Would you transcribe the listing that follows, character for character, and omit its images?

==== DATA EXTRACT

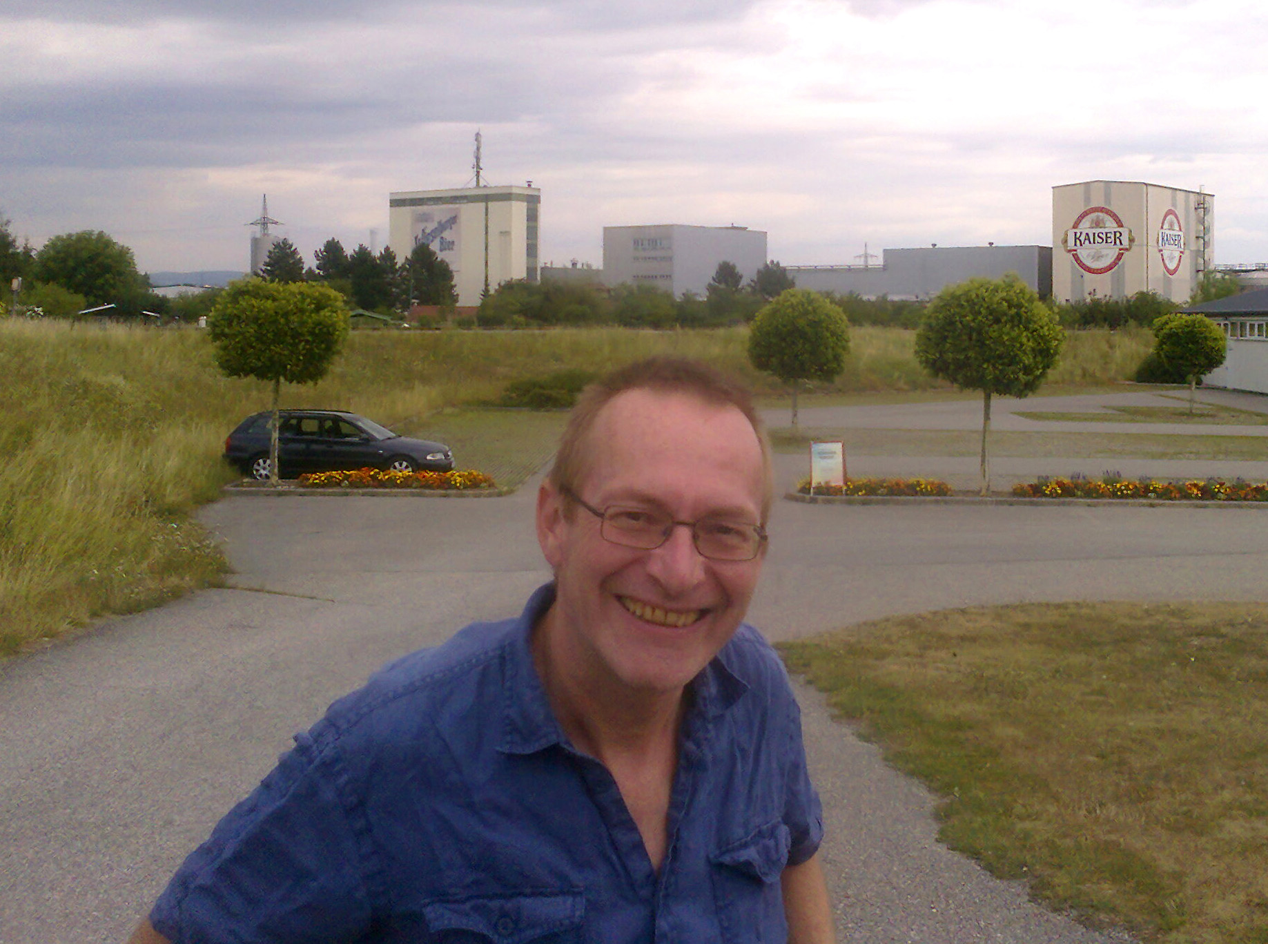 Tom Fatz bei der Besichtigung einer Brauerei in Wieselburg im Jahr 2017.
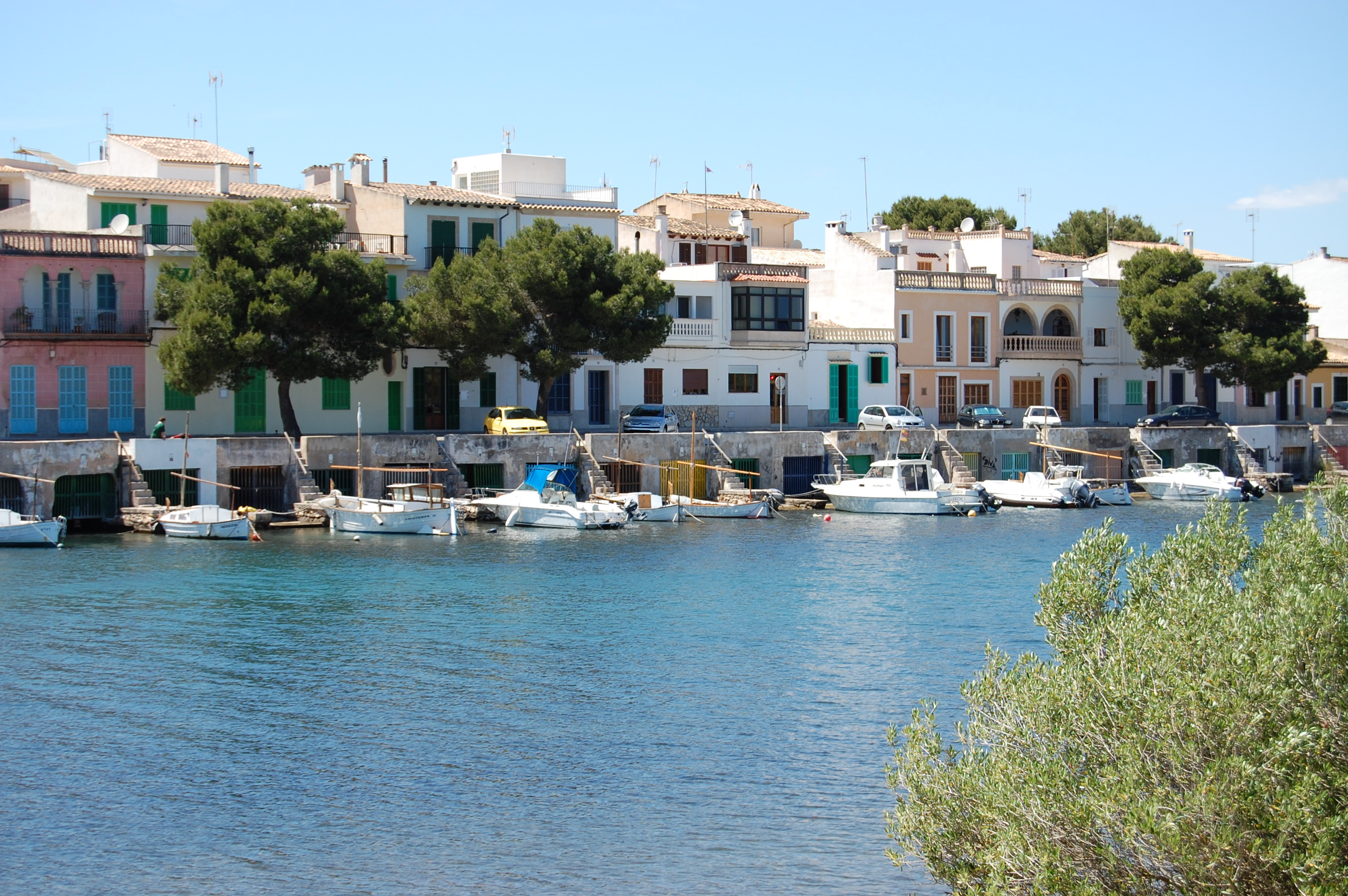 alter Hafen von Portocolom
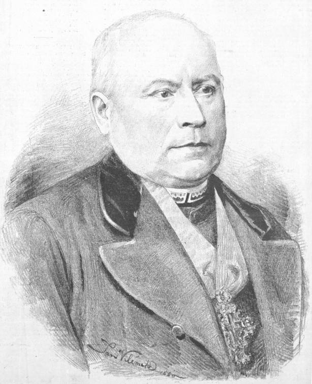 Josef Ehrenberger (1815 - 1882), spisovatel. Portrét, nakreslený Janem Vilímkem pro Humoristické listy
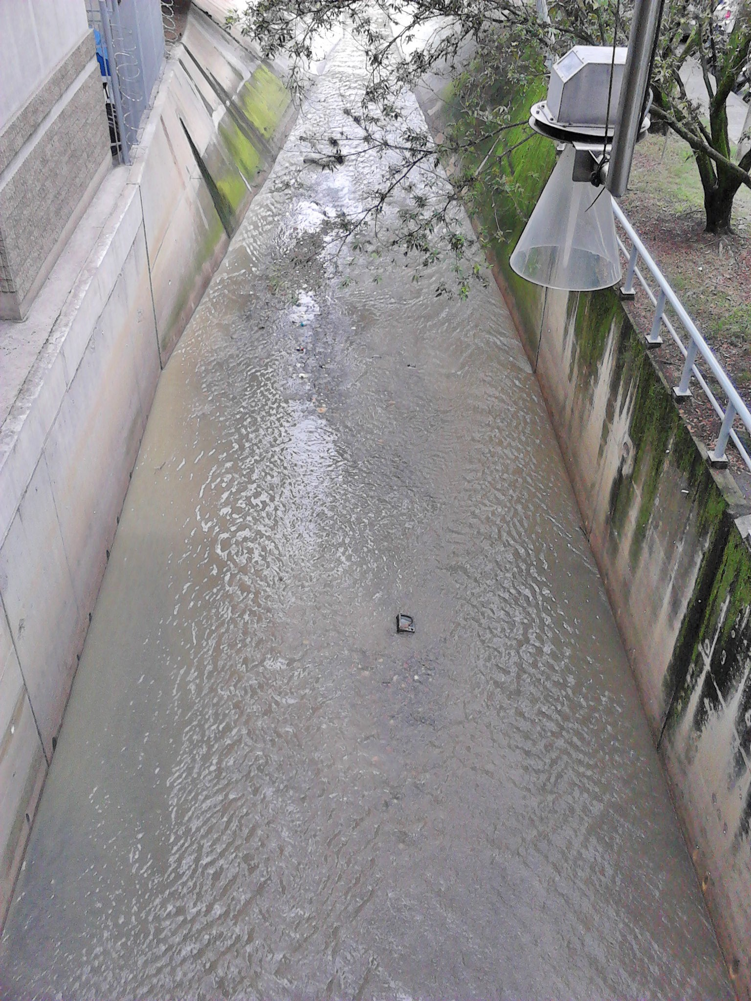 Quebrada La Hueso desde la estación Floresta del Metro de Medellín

========

RESPONSE AREA:
 Tom Fatz bei der Besichtigung einer Brauerei in Wieselburg im Jahr 2017.
 alter Hafen von Portocolom
 Josef Ehrenberger (1815 - 1882), spisovatel. Portrét, nakreslený Janem Vilímkem pro Humoristické listy
 Quebrada La Hueso desde la estación Floresta del Metro de Medellín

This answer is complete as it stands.